Un hito importante de estos 20 años fue la creación de un sitio web, desde el cual se puede acceder al audio de la emisora en tiempo real. Además, en época de multimedialidad, no solo el audio, base de la radio, tiene cabida en este medio. Los espacios virtuales le han permitido posicionar atinados artículos periodísticos y de interés que enriquecen y completan su labor, a la vez que aumentan significativamente su alcance y visibilidad.

Los retos han continuado surgiendo y, por suerte, todavía desvelan al equipo de la emisora: desarrollar proyectos que extiendan la difusión del patrimonio, mantener una programación culta, elegante, atractiva y variada; salir a la calle como proyecto socio-cultural, relacionado con la historia y el conocimiento.

Aparejado a esto, las dificultades de diversa índole que enfrentan los periodistas en su quehacer diario también han hecho crecer al colectivo en lo profesional y lo humano.

Inclusiva y versátil

El doctor Leal Spengler ha resumido el perfil de Habana Radio: “Por todos y para todos, con una programación seria, bien meditada, que elude la vulgaridad y lo fácil, y entra de lleno, sin un discurso elitista”.

Aseveró que se trata de un medio eficaz no solo para la divulgación del patrimonio cultural, sino también como un elemento esencial en la formación integral de todas las generaciones.

Entre los diversos proyectos con los cuales se ha acercado a las comunidades se destaca Cultura entre las manos, dedicado a las personas sordas. De acuerdo con Yalena Gispert de la Osa, coordinadora de la iniciativa, se trata de una alternativa de comunicación sustentada en encuentros mensuales cara a cara, durante los cuales se tratan temas de interés, en relación con el patrimonio, la cultura y la historia. Además, en julio y agosto se suma a Rutas y Andares, para recorrer La Habana con el servicio de interpretación en lenguaje de señas.

Asimismo, con fines culturales se imparten cursos sobre dicho lenguaje, en talleres, escuelas, museos y otros espacios. También lo están estudiando varios guías y especialistas de la Agencia de Viajes San Cristóbal, con el objetivo de ofrecer paquetes turísticos más inclusivos, de modo que las personas sordas nos visiten y disfruten de cuanto atesora la ciudad.

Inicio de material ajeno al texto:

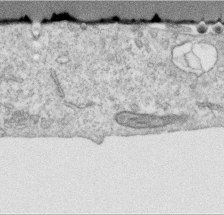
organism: Human
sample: Centriole in RPE cells
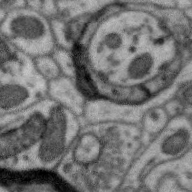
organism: Zebra finch
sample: Brain
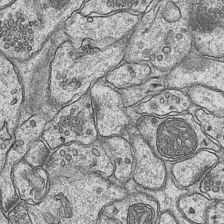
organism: Mouse
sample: CA1 Hippocampus
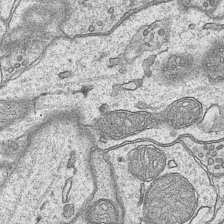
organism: Mouse
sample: CA1 Hippocampus

Sobre sus perspectivas en Habana Radio, luego de más de una década, señaló: “Mi anhelo es seguir aquí, creando, produciendo y aprendiendo, siendo parte de esta gran familia.

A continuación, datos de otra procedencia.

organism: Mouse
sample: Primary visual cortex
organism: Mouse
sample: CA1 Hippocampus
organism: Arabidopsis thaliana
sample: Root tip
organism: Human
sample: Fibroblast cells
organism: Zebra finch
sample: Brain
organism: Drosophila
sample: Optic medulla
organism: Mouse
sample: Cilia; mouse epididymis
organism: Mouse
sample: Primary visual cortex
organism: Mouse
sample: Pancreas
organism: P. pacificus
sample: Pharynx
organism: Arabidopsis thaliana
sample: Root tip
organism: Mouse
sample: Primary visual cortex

Otros proyectos han acercado la emisora a los adolescentes. Además, el caudal comunicativo se expandió, por la creación del sello discográfico La Ceiba y de una productora de audiovisuales que realiza reportajes, materiales promocionales de carácter cultural e histórico, videoclips y documentales.

Entre rostros jóvenes

La periodista Rachel Cowan Canino forma parte de esa generación joven comprometida con su país, con su circunstancia, la cual “garantizará que Habana Radio exista siempre”, como definiera Magda Resik.

Con apenas dos meses en el colectivo, Cowan desea formar parte de La Voz del Patrimonio Cubano los próximos 20 años. “Me siento muy satisfecha con quienes me rodean y con el trabajo que hacemos juntos. Cuando se cumplan cuatro décadas de la fundación de la emisora, quiero poder decir que este lugar, este proyecto, ha sido para mí una escuela, una casa y una familia. Los jóvenes periodistas, con menor tiempo en el equipo, asumimos hoy el reto de continuar dotando de vida y nuevos bríos al proyecto. Todos aportan lo mejor de su formación y de su amor por la historia y la música”.

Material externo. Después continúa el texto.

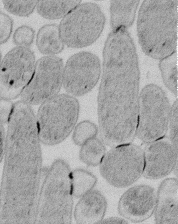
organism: E. coli
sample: Bacterial nucleoid
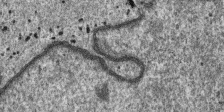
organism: Human
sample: Lung epithelial cells infected with SARS-CoV-2
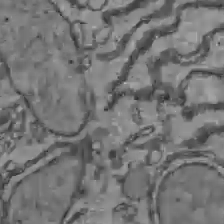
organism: C57BL Mouse
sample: Liver
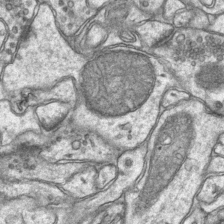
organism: Mouse
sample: CA1 Hippocampus
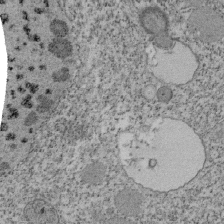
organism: Tetrahymena
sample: Cilia in tetrahymena
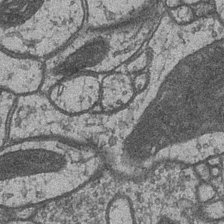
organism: Drosophila
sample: Optic medulla
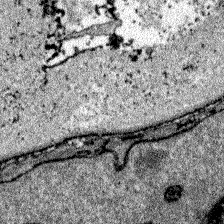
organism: Zebrafish
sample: Larval olfactory bulb
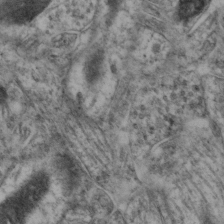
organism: Mouse
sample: Neocortex
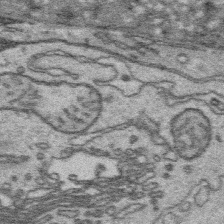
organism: Platynereis dumerilii
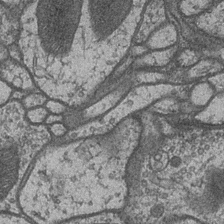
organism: Drosophila
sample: Optic medulla
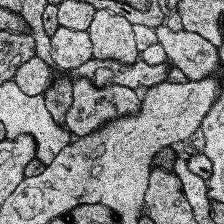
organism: Human
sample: Temporal Lobe
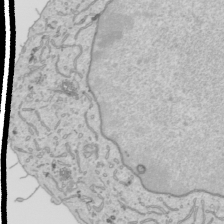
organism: Human
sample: Mitochondria in HCT116 cells

HABANA RADIO muestra signos inequívocos de su juventud: la frescura, el ímpetu por hacer, aportar, y la mente abierta a continuar creciendo, explorando. Otros rasgos también emergen, digamos responsabilidad, seriedad, constancia, y el prestigio de quien impulsa una obra enfocada en rescatar y proteger nuestra historia y nuestra cultura.